How to complete this task: Among the records that follow, set down only the lines from the one containing "les roches marines goréennes" to the one containing "Francesch de Bofarull y Sans", both included, exactly.

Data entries
=== Begin Enclosure ===

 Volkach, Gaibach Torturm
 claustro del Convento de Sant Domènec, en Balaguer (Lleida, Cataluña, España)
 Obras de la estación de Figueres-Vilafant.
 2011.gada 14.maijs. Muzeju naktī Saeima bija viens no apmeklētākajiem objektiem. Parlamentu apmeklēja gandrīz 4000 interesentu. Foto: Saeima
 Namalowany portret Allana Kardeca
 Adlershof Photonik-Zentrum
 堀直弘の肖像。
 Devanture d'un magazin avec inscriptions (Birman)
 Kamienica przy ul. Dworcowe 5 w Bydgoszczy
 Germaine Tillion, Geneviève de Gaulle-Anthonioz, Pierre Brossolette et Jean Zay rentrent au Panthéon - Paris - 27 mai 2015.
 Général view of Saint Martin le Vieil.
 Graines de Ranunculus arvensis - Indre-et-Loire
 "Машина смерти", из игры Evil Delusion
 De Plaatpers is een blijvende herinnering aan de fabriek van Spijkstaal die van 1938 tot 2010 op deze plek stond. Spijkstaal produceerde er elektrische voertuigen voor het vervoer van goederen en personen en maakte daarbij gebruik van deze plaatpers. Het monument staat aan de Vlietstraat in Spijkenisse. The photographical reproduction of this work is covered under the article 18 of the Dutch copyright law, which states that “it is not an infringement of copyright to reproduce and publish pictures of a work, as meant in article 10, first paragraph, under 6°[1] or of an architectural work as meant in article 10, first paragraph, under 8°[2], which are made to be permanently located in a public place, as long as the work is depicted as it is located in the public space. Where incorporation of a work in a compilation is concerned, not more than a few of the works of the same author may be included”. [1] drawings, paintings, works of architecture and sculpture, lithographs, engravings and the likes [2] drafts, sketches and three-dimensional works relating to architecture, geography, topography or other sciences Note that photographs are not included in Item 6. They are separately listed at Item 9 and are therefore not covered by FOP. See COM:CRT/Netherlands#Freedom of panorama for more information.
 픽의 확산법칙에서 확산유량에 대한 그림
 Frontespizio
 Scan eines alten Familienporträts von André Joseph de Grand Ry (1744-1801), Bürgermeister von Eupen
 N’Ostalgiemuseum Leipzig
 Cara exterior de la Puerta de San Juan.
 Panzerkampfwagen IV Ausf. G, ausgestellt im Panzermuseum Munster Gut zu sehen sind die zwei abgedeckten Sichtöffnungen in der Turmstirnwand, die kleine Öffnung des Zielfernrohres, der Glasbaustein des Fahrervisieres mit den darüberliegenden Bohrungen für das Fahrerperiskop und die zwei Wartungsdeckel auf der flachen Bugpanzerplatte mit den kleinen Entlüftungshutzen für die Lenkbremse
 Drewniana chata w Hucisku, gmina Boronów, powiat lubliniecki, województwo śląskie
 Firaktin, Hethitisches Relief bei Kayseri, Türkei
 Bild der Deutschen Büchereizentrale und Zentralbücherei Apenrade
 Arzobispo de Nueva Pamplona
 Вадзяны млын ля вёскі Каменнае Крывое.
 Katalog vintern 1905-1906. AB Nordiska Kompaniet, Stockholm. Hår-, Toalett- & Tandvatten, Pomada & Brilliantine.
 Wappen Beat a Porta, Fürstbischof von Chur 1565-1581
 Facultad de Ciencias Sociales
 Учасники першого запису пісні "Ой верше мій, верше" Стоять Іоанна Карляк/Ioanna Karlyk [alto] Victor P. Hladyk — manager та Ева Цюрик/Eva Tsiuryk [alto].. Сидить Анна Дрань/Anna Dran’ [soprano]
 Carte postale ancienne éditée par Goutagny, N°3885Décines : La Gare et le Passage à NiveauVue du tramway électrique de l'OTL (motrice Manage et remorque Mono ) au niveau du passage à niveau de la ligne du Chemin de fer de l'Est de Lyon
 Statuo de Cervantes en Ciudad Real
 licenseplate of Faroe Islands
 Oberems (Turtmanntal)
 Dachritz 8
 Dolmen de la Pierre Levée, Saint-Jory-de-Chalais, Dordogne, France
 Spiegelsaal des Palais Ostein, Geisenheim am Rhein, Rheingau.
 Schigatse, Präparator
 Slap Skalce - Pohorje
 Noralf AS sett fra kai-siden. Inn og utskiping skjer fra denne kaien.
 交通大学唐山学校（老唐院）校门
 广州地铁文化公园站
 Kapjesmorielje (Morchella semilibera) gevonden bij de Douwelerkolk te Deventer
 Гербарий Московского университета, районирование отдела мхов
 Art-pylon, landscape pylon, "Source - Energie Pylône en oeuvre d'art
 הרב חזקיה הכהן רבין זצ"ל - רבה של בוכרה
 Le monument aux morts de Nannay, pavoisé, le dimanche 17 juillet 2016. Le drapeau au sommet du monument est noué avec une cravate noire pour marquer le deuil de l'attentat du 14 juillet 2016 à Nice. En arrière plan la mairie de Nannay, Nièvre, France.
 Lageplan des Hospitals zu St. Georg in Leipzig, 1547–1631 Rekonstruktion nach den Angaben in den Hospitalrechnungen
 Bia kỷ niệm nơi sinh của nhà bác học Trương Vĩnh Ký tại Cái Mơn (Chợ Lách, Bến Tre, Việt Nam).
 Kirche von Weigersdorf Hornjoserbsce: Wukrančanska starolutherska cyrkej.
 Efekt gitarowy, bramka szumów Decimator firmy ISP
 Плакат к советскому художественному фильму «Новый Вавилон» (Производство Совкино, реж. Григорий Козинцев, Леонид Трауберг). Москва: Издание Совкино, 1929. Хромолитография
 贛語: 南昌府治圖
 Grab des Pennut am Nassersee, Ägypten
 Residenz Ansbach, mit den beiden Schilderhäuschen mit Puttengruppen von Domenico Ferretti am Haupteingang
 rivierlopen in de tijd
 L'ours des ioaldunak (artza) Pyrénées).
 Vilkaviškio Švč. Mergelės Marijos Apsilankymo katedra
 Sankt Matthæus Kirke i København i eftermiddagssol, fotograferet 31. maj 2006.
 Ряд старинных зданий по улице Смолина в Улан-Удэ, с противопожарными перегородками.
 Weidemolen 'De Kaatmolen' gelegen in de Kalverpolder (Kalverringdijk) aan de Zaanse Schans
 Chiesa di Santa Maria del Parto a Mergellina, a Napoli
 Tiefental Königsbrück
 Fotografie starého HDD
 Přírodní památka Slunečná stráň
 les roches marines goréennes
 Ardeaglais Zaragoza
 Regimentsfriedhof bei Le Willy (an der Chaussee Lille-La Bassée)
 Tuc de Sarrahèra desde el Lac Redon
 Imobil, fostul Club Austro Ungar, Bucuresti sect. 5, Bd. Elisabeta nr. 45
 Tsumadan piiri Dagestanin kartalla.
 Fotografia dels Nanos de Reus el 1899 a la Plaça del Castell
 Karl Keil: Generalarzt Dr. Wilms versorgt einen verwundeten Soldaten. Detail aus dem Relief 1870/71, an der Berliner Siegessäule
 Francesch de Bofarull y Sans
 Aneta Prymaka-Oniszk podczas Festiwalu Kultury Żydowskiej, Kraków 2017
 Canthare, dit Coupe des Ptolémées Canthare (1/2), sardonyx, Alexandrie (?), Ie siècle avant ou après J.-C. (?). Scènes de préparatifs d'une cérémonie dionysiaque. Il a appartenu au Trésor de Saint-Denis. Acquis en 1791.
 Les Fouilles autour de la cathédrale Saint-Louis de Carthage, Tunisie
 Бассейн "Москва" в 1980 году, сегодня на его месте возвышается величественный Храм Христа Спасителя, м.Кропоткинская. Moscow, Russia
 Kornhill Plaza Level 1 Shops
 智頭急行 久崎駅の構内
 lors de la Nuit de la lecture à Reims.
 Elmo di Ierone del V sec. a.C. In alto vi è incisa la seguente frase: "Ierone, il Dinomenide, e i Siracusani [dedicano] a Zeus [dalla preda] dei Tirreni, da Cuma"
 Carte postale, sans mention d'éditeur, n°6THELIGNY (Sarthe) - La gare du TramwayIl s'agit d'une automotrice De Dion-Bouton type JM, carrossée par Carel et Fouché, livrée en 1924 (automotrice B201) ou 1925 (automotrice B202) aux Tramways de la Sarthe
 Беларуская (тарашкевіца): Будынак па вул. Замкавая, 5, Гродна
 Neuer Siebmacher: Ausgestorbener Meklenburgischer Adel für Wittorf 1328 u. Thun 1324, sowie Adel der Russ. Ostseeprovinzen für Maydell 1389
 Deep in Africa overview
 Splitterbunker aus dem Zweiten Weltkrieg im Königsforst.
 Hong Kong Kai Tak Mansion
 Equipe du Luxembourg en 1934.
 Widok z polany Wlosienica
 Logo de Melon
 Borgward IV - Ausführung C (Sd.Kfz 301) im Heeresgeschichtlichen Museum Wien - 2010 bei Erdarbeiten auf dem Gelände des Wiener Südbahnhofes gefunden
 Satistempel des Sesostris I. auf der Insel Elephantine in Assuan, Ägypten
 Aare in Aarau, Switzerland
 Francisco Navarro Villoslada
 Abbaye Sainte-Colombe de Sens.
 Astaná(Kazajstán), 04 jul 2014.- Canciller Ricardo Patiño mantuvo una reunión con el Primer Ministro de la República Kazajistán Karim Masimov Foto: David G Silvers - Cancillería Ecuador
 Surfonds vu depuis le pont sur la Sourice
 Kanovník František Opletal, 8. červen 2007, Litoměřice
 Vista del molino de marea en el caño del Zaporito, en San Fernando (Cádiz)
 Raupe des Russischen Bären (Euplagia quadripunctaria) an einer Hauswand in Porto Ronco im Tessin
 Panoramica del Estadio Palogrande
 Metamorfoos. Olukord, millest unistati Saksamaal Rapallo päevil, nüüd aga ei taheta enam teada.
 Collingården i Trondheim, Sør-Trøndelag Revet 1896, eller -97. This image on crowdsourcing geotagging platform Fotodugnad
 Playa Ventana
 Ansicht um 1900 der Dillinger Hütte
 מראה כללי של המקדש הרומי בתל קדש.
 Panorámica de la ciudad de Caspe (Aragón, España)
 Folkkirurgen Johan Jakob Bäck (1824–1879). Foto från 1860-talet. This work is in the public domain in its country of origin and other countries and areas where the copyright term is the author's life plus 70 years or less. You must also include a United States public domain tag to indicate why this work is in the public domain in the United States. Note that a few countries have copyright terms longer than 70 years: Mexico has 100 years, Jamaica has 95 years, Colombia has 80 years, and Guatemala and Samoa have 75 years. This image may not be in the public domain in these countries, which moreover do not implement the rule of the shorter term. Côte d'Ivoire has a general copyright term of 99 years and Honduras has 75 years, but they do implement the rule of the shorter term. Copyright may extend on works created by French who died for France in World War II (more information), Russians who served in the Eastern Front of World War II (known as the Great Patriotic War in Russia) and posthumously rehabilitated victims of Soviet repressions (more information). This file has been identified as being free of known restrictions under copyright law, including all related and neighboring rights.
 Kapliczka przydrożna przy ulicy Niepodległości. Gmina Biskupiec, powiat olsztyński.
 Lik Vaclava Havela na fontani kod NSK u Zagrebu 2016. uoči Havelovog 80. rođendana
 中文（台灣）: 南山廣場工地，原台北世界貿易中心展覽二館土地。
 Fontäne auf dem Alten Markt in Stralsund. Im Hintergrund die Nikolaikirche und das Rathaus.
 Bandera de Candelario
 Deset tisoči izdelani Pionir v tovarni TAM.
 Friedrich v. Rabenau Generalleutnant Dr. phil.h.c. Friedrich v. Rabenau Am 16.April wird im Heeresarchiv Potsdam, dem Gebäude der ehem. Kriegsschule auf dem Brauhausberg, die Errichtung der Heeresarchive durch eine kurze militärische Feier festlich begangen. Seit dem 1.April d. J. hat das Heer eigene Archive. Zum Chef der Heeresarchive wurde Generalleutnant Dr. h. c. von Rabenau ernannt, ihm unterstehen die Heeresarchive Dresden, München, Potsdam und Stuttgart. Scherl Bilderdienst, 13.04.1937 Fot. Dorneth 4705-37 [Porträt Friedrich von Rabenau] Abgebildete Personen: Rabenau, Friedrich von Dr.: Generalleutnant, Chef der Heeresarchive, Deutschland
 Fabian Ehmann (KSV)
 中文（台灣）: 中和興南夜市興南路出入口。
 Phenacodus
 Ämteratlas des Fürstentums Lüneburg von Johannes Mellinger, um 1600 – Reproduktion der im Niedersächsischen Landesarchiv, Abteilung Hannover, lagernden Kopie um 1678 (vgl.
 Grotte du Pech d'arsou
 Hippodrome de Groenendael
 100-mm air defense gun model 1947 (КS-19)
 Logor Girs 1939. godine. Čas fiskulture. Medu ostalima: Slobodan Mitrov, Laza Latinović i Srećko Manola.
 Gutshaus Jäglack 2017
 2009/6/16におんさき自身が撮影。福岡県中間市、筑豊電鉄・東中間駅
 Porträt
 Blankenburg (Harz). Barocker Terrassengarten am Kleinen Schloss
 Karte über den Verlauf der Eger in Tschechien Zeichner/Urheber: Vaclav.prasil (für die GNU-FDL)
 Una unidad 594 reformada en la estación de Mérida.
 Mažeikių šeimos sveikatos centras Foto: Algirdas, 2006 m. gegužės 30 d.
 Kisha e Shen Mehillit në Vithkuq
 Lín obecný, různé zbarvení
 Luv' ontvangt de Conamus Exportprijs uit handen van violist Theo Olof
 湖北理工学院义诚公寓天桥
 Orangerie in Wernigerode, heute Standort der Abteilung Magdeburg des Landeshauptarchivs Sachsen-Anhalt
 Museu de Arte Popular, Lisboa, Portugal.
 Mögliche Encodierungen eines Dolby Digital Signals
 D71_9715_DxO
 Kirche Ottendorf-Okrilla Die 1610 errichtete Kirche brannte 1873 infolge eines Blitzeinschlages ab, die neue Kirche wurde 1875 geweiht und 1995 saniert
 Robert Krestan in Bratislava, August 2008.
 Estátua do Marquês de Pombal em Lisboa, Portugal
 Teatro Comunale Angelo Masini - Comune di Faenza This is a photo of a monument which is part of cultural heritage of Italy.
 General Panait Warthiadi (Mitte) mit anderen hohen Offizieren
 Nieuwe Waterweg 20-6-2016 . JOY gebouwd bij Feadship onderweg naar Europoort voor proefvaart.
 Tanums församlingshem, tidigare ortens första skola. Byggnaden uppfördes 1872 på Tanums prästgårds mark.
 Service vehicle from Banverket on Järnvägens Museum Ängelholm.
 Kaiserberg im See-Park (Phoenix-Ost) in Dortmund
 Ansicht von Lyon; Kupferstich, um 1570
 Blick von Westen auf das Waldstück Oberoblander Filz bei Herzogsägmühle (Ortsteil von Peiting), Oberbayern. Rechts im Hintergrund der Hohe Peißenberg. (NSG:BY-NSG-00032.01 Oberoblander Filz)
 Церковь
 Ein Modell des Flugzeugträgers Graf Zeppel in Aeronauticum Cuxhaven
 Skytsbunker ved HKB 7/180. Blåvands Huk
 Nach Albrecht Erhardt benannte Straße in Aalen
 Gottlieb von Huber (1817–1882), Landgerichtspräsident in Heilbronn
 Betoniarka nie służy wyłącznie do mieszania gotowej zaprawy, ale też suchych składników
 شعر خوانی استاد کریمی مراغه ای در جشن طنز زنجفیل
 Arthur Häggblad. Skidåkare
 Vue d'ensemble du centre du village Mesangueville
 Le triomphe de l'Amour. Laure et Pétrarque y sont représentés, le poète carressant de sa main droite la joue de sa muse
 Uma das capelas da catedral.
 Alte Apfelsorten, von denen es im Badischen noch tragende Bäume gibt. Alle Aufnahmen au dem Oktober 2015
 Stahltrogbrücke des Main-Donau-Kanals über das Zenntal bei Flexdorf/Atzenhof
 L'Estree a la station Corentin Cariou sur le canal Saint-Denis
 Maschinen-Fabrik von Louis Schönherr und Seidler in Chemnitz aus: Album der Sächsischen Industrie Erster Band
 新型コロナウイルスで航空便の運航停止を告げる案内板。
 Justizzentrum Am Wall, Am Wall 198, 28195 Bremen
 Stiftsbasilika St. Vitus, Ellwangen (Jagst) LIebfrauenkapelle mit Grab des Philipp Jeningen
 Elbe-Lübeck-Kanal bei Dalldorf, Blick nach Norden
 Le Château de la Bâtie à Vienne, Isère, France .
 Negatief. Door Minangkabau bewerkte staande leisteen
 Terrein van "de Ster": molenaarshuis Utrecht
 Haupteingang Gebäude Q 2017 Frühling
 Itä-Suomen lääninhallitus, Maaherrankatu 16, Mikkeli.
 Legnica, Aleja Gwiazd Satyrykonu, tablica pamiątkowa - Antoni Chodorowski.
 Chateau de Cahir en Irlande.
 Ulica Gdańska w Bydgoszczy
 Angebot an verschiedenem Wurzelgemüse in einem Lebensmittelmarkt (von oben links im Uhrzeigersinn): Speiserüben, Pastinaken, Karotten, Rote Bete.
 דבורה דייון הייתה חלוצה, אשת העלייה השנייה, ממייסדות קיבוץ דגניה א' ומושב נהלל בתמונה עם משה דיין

=== End Enclosure ===

Answer for the task:
 les roches marines goréennes
 Ardeaglais Zaragoza
 Regimentsfriedhof bei Le Willy (an der Chaussee Lille-La Bassée)
 Tuc de Sarrahèra desde el Lac Redon
 Imobil, fostul Club Austro Ungar, Bucuresti sect. 5, Bd. Elisabeta nr. 45
 Tsumadan piiri Dagestanin kartalla.
 Fotografia dels Nanos de Reus el 1899 a la Plaça del Castell
 Karl Keil: Generalarzt Dr. Wilms versorgt einen verwundeten Soldaten. Detail aus dem Relief 1870/71, an der Berliner Siegessäule
 Francesch de Bofarull y Sans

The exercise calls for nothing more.